Réflexions personnelles et naïves sur la richesse et la pauvreté.

LE RICHE ET LES PAUVRES 

  • Dans l’excès du bonheur, il y a peut-être quelque chose de pris à quelqu’un. (V Hugo) 

Les règles de l’économie – locale, nationale ou mondiale – sont rendues très compliquées par des gens qui ont intérêt à ce que ce soit ainsi ; de cette façon les gens ordinaires – nous - ne peuvent pas comprendre les théories qui accompagnent le  système qui profite à ceux qui les édictent et qui paraissent obéir à des règles inéluctables quasi divines. 

Dans tout les cas quelque soit le problème social qui est envisagé, les règles ne se mettent pas en place toutes seules mais avec le consentement tacite de tous.

Il faut en fait se ramener à des notions simples et tout devient clair pour comprendre le système.

Quelque soit le niveau où l’on se situe – famille, entreprise, état etc. - il faut imaginer l’économie comme un pot commun alimenté uniquement par ceux qui travaillent à produire des choses tangibles et ensuite l’individu ou une collectivité quel qu’il soit, puise dedans suivant ce qu’il estime être son droit.

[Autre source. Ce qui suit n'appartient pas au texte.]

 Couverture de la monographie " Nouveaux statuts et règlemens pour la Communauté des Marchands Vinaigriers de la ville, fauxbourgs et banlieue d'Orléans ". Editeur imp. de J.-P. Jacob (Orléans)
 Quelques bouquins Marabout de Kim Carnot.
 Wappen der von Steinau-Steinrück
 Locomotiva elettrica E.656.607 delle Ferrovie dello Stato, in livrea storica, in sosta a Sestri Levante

Si une personne s’arroge le droit de puiser beaucoup, les autres se débrouillent avec le reste ; et si celui qui puise beaucoup en laisse peu nous l’appellerons riche et les autres pauvres.

Voilà c’est tout simple et on peut ainsi dire :

  • Qu’il faut beaucoup de pauvres pour faire un riche et son corollaire
  • Que l’enrichissement personnel fabrique des pauvres.
  • Que ceux qui ont beaucoup trop sont une plaie pour la communauté.
  • Et même on  peut-on dire que la richesse excessive est criminelle quand elle entraîne la misère avec tout son cortège et notamment la mort d’êtres humains qui n’ont pas assez à manger, qui n’ont pas le minimum vital par défaut de partage.

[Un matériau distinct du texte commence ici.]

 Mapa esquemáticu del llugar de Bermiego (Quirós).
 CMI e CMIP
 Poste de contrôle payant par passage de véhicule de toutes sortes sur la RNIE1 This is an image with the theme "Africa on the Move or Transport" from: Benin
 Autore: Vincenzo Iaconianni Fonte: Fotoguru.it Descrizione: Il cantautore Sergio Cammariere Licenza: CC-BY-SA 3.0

 Si on est en accord avec ces évidences, il faut avoir un œil neuf sur ceux que nous encensons – riches héritiers, vedettes de tout poil, certains politiciens, grands capitaines d’industrie etc. – ne soyons plus dupes et prenons les pour ce qu’ils sont, des profiteurs du système  souvent inconscients du mal qu’ils font. Il ne faut pas non plus les diaboliser, nous sommes tous complices et nous échangerions pour la plupart notre place avec la leur.

Le pot commun bien entendu est rempli de pleins de choses ;  non seulement d’argent mais de tout ce qui devrait normalement être partagé équitablement et avec une gestion sage ; on peut citer en vrac et cette liste n’est pas limitative :

  • L’eau pure.
  • Le savoir et la connaissance.
  • Les arbres, les plantes qui sont également l’expression de la vie.
  • Les richesses minérales naturelles de la terre.
  • L’énergie...
  • Le travail « utile »
  • La science et la technologie
  • La terre dont nous ne sommes que locataire

J’en profite pour parler des premiers amérindiens – les indiens des Amérique – qui étaient complètement étrangers à l’idée de l’homme blanc qui voulait leur acheter des terres. Ils ne comprenaient pas comment on peut désirer posséder, comment il est possible d’être propriétaire de la terre avec tous ce qui est au-dessus, dessus et au dessous. A cette demande ils répondaient qu’on ne peut pas posséder la liberté du vent, la force de l’eau, la vie qui est partout.

Il faut également relativiser la pauvreté, un pauvre du quart monde peut envier un pauvre occidental.

  Et une citation, elle vient de LEONARD de VINCI qui se présentait comme un humaniste et qui gagnait sa vie notamment en concevant et en essayant de vendre des armes pour les puissants de son époque, « La pauvreté c’est envier ce que les autres ont ».